Il tutto con poche ore di sonno alle spalle dato che Elijah non li aveva fatti dormire molto quella notte.
Quello stesso dolce bambino che, al momento, stava sfogliando tranquillo un libro per bambini piccoli sul pavimento.
Era calmo, ma solo perché si era appena svegliato dal riposino pomeridiano.
Mentre con le lunghe dita avvolgeva un bicchiere con una pagina di una vecchia copia della Gazzetta del Profeta, Hermione entrò nel salotto con una pila di tovaglie in mano e una che svolazzava alle sue spalle.

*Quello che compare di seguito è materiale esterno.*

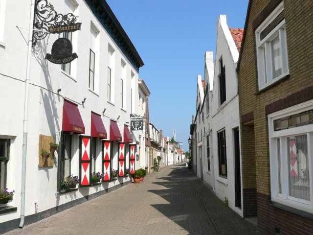 Gasse in Brouwershaven Sonstiges: eigenes Foto ohne Personendarstellung zur freien Nutzung

- Ti rendi conto quanto questo sia inutile? - sibilò appoggiando il bicchiere incartato con cura nella scatola – Ti ricordo che siamo maghi! Possiamo far sparire ogni mobile con un colpo di bacchetta e farlo riapparire nella nuova casa.
Sua moglie appoggiò le tovaglie sul tavolo, lanciò un'occhiata al figlio e sorrise dolcemente.
Per tutti i gargoyle quanto amava quel sorriso.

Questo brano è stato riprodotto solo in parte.